Thursday, October 5, 2006

It Was True Love From the Beginning

27th Sunday in Ordinary Time
October 8, 2006
Reflections on the Readings by Dennis Hankins
Readings: Genesis 2:18-24; Psalm 128:1-6
Hebrews 2:9-11; Mark 10:2-12

Theme:
It Was True Love from the Beginning

I
t is only hardness of heart that keeps us from God’s love for us.

Love is not measured by acquisition. Adam’s exclamation of joy upon seeing Eve is born out of feeling complete and entire and now lacking nothing. This is a mystery and too many fail to plumb its depths.

Included in this wedding ‘made in a garden’ is the picture of the future of humanity. Just as from Adam’s side, created from his rib, came Eve, so from Christ’s side born of blood and water, came the Church. A sense of divine life and order is heard in these words of Adam, "This one, at last, is bone of my bones and flesh of my flesh.” Just as there is to be only one wife for Adam, so Christ shall have only one bride. It is the Church, which Jesus in his incarnation espoused to himself. And as Adam and Eve were not ashamed in each other’s presence, the second Adam is not ashamed to call us his people.

The hardness of heart, which produced the opportunity of divorce, is the same hardness of heart that has given us 40,000 denominations and counting. But from the beginning of creation it was not so. Our separation from one another is not good for us nor good for the life of the world. To allow ourselves to be content with things as they are is not good either. He who consecrates and those who are being consecrated all have one origin. And in His high priestly prayer, Jesus prayed that we would be one as He and His Father are one. What a glorious hope! What a glorious mystery! What blessed contemplation!

Marriage has taken a terrible beating. Wrecked homes and ruined lives strewn along the path of life suggest a wasteland of despair. Far from the environs of the Garden of God, humanity imagines new definitions of marriage. Where does divorce, abortion on demand, and gay marriage come from? Laws are created to accommodate the hardness of our hearts. But the wounded side of Adam of the Garden of God testifies against our multiple lovers. Deep in the hollow caverns of our heart there is a faint memory of a time when love was exciting, rewarding, and loyal.

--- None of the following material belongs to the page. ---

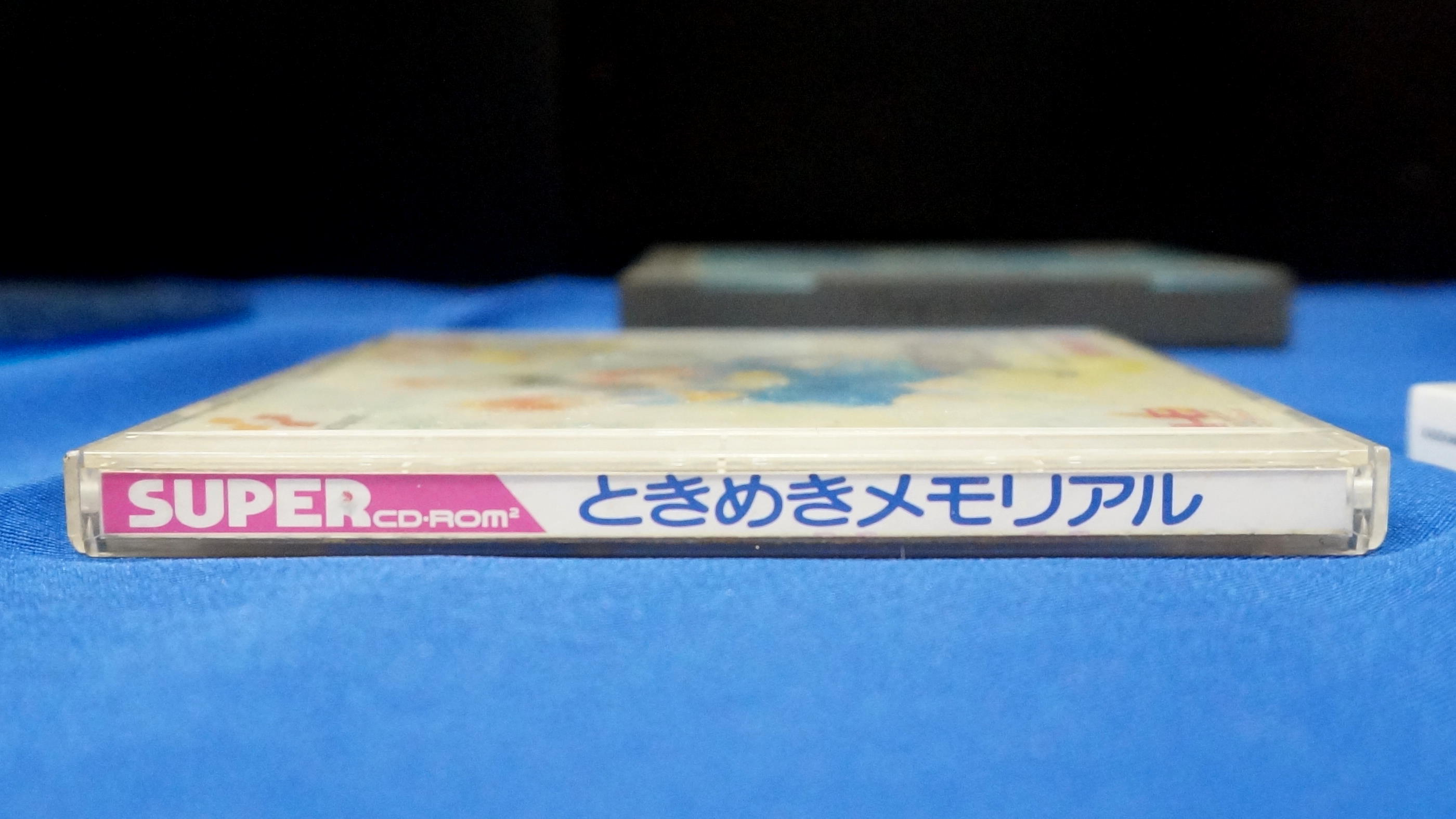 巴哈姆特電玩資訊站22週年站聚，「時代的眼淚 現代的演進」攤位展示的《純愛手札》PC Engine版SUPER CD-ROM2外盒側面。

A measure of forgiveness would go a long way to heal our wounded hearts. When a husband leaves his father and mother to cleave to his wife ‘they are no longer two, but one flesh.’ If this is what God has joined together, then let not anything nor anyone separate us from one another. Grow old together and forsake bitterness. Marriage of this sort is a mystery, but I speak of Christ and his Church. Christ is human and divine. In his humanity he received our sufferings and became one with us. All of humanity is touched by his all-embracing love. On the cross Christ defeated the shame of our alienation from God. Through baptism we partake of his divine nature and exchange a heart of stone for a heart of flesh. This is joy unspeakable and full of Glory.

Let us return to our first love and to the love that first loved us.

Let us pray: Dear Jesus, you invite us to your banqueting table and your banner over us is love. May we grow in our love of you and live in love with one another. Amen.